Rite of Election and nervous


#1

Today, after Mass, my priest gave me a letter regarding the annual archdiocese RCIA retreat. I’m going with my sponsor and am very much looking forward to it. Also, I have got attend the Rite of Election at our city’s cathedral on the 1st Sunday of Lent.

My questions are as follows: 1) what happens at the Rite of Election? 2) what should I wear? and 3) how should I address the Archbishop?

I am being received into the Church in Easter of this year but not sure if that’s the Easter Vigil or Easter Sunday. Thanks for all the replies of all of my other posts, I.truly appreciate it. As a former Pentecostal, I cannot wait to come home to the Church.

Please be praying for my daughters as they will be baptised on Sunday 8th February and my eldest daughter is making her First Sacrament of Reconciliation on 2nd March.

Thanks again


#2

The group of catechumens are presented to the bishop with their godparents. The godparents are asked if the catechumens are ready for the sacraments of initiation. The bishop asks the group of catechumens if they want to enter into the life of the Church through the reception of the sacraments of initiation. Finally the bishop gives them his approval and their status changes from catechumens to the elect.

  1. what should I wear?

Whatever you would normally wear to church.

  1. how should I address the Archbishop?

You’re not really going to have a conversation with him.

I am being received into the Church in Easter of this year but not sure if that’s the Easter Vigil or Easter Sunday.

The Rite of Election is for catechumens. If you have already been baptized you will actually go through the Call to Continuing Conversion. In my archdiocese the Call to Continuing Conversion can be done either centrally at the cathedral, or separately at parishes.

Best wishes to you.

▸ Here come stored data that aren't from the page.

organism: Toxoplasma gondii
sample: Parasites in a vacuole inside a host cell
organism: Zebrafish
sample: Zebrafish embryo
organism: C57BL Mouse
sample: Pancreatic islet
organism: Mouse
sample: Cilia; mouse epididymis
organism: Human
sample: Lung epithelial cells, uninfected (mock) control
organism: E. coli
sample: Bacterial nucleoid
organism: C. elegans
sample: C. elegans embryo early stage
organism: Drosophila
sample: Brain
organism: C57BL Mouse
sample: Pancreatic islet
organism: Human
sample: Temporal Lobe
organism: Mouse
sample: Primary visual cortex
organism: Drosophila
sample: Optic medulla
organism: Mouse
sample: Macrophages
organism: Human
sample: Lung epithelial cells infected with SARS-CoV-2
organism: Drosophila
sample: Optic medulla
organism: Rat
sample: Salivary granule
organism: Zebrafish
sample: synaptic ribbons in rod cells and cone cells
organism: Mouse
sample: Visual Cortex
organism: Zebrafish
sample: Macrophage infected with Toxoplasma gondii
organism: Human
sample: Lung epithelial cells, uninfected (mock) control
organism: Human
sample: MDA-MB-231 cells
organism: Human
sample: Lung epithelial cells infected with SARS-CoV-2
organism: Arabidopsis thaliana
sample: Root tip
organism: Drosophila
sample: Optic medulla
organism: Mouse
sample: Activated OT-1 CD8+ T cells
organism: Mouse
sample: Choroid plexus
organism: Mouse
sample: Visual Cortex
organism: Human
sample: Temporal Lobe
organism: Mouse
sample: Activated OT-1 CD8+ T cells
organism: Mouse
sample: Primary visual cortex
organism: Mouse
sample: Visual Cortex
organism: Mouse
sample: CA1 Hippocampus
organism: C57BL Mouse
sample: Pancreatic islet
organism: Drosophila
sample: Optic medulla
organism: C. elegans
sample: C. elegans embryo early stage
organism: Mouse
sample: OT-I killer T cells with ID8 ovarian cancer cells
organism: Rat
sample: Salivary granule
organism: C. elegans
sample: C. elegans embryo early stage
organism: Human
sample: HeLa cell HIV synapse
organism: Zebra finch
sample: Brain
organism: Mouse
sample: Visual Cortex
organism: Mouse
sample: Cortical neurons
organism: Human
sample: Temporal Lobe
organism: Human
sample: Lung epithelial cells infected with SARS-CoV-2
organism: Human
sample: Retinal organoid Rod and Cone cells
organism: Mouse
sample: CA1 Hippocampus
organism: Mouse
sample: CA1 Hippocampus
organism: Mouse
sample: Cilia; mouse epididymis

The time is getting closer!


#3

I went to the Rite of Election/Call to Continuing Conversion at Liverpool Cathedral last year, I was previously in the CofE.

The Cathedral in Liverpool is ‘in the round’, so we all went up in local groups and stood in a big circle around the altar. Our sponsors came up and stood behind us. There were so many people there it was a communal event, rather than an individual one, so don’t worry. People wore all sorts of clothes, most dressed smartly, some were very casual but I think it’s important to just dress appropriately for church.

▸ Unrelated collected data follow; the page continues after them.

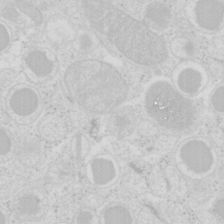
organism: Mouse
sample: Pancreas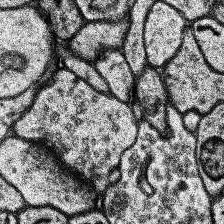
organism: Human
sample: Temporal Lobe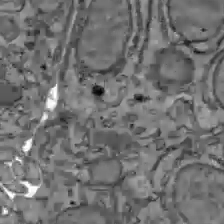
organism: C57BL Mouse
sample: Liver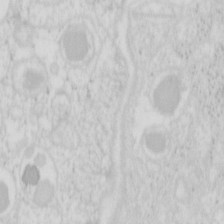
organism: Mouse
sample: Pancreas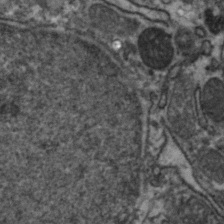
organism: Zebrafish
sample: Zebrafish embryo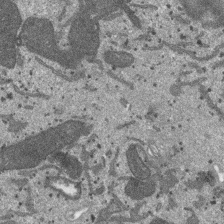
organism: Human
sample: Lung epithelial cells infected with SARS-CoV-2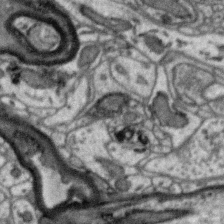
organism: Zebra finch
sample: Brain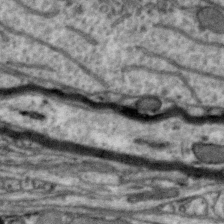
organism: Zebra finch
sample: Brain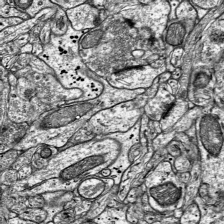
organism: Mouse
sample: Visual Cortex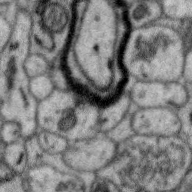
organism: Zebra finch
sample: Brain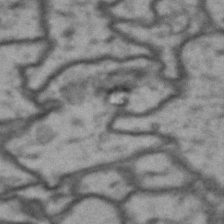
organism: Drosophila
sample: Brain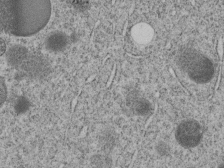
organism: C. elegans
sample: C. elegans embryo early stage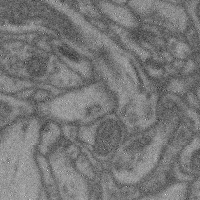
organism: Mouse
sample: Cerebral cortex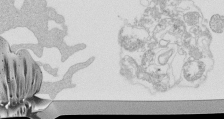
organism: Mouse
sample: Activated Pmel transgenic CD8+ T Cells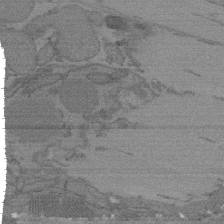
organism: C. elegans
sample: AFD neurons C. elegans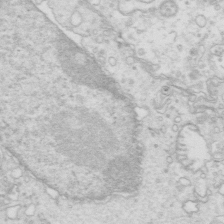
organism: Mouse
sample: Multiciliated cells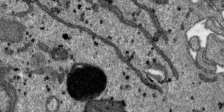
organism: Human
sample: Lung epithelial cells, uninfected (mock) control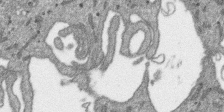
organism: Human
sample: Lung epithelial cells infected with SARS-CoV-2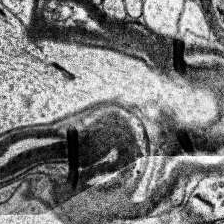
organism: Human
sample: Temporal Lobe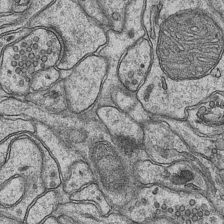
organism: Mouse
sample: CA1 Hippocampus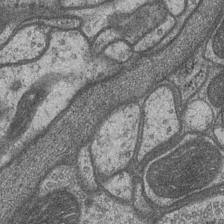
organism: Drosophila
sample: Optic medulla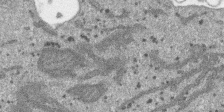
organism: Human
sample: Lung epithelial cells infected with SARS-CoV-2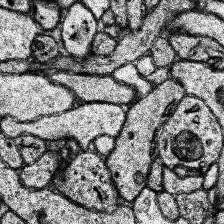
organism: Human
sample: Temporal Lobe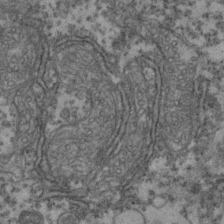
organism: Zebrafish
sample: Zebrafish embryo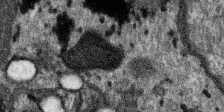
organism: Human
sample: Lung epithelial cells infected with SARS-CoV-2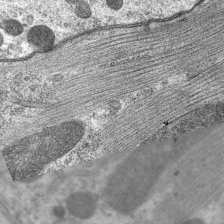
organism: C. elegans
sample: Pharynx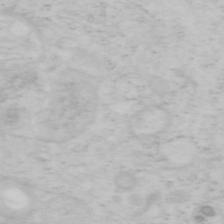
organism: Mouse
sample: OT-I killer T cells with ID8 ovarian cancer cells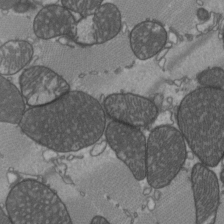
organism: C57BL Mouse
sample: Heart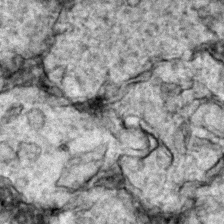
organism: Zebrafish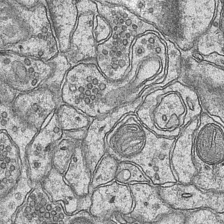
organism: Mouse
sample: CA1 Hippocampus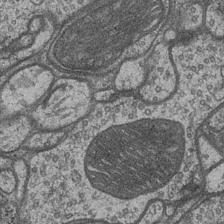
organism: Drosophila
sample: Optic medulla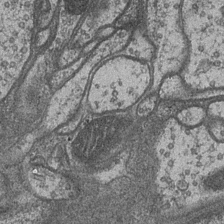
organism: Drosophila
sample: Optic medulla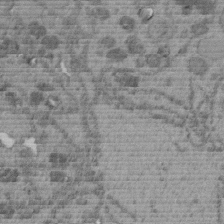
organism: C. elegans
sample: C. elegans embryo early stage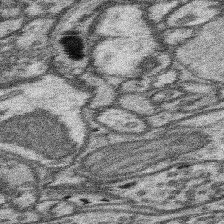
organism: Mouse
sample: Somatosensory cortex neuropil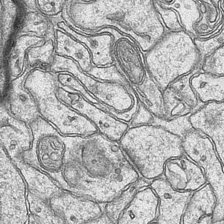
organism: Mouse
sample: CA1 Hippocampus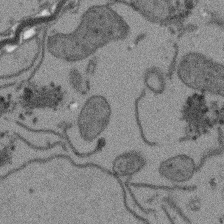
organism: Arabidopsis thaliana
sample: Root tip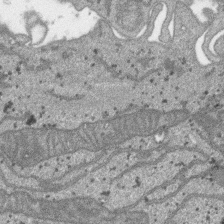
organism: Human
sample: Lung epithelial cells infected with SARS-CoV-2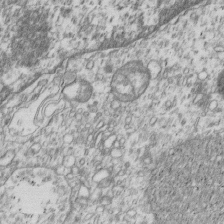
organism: Human
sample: MDA-MB-231 cells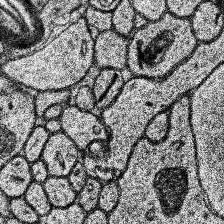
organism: Human
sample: Temporal Lobe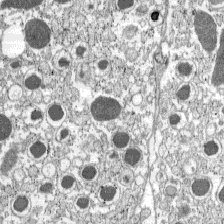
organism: C57BL Mouse
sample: Pancreatic islet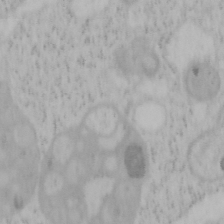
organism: Mouse
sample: OT-I killer T cells with ID8 ovarian cancer cells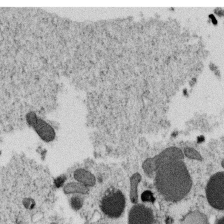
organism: C. elegans
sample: C. elegans oocyte; sperm cells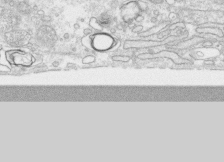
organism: Human
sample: CRL-1474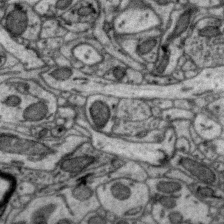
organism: Zebra finch
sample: Brain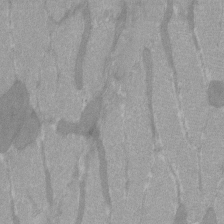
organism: C57BL Mouse
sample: Tibialis anterior muscle cell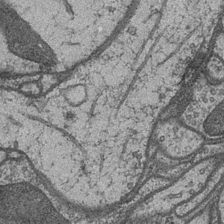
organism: Drosophila
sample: Optic medulla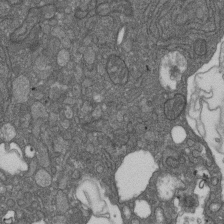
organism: Drosophila
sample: Nephrocyte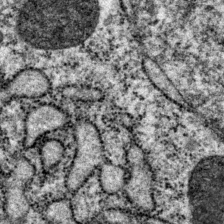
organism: P. pacificus
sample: Pharynx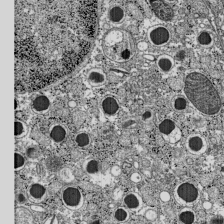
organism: C57BL Mouse
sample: Pancreatic islet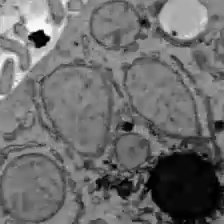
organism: C57BL Mouse
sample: Liver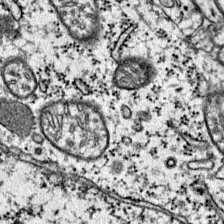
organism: Mouse
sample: Primary visual cortex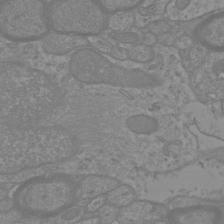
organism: Mouse
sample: Cortical neurons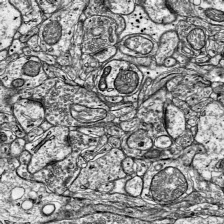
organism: Mouse
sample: Visual Cortex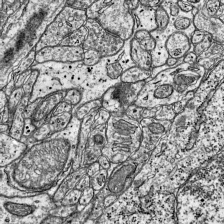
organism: Mouse
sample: Visual Cortex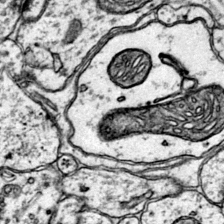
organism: Mouse
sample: Primary visual cortex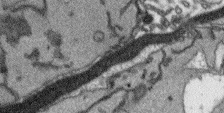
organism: Arabidopsis thaliana
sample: Root tip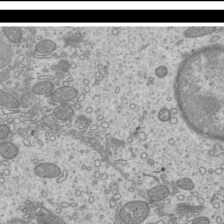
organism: Mouse
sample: Cilia; mouse epididymis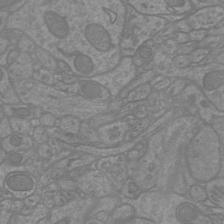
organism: Mouse
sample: Cortical neurons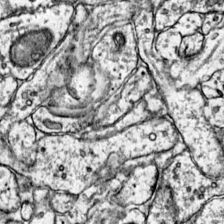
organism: Mouse
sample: Primary visual cortex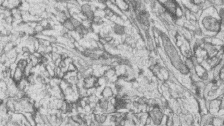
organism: Zebrafish
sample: synaptic ribbons in rod cells and cone cells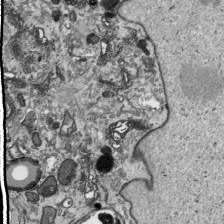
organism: Human
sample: Mitochondria in HCT116 cells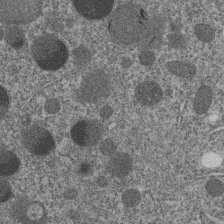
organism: C. elegans
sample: C. elegans embryo early stage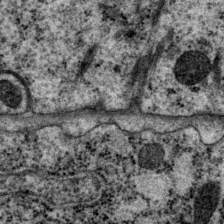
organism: P. pacificus
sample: Pharynx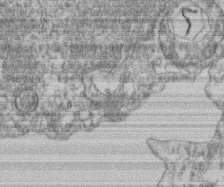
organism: Mouse
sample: T cell stromal cell synapse

You’ll be received at the Easter Vigil on the Saturday before Easter Sunday. Our service started at 9pm and lasted for less than 2 hours, but your priest will give you all the information you need about your parish arrangements. I was also received into the Catholic Church just before I was confirmed - others on my RCIA course had been baptised Catholic as infants, so it was slightly different for them.

Good luck, I’m sure you’ll enjoy it, it’s a wonderful experience!


#4

Re: how to address a bishop –

In church, you’re just going to say whatever the ritual calls for, like “I will” or “I am.” No forms of address needed.

If there’s a reception afterward and you want to talk to the bishop, there’s an old Ask an Apologist thread that says you say “Bishop [last name]” or “Your Excellency.” If he’s an archbishop, it’s the same, except it’s “Archbishop [last name].”

If you’re in someplace like Boston and your bishop/archbishop is from a religious order, you address him as “Bishop/Archbishop [first name in the order]” or “Your Excellency.”

There are some slightly different terms in some places outside the US.


#5

You may have occasion to address the Archbishop. After the Rite, our Bishop stands in front of the Sanctuary expressly to greet people. Anyone who wishes to may approach him to greet him. He does not present his ring to be kissed, but prefers to shake hands, and be addressed as Bishop so and so. One may also use Your Excellency. He is very friendly and likes to be with people.

So depending on the Bishop, you may have a chance to speak to him.


#6

In the UK, we would address Archbishops as “Your Grace” rather than “Your Excellency”.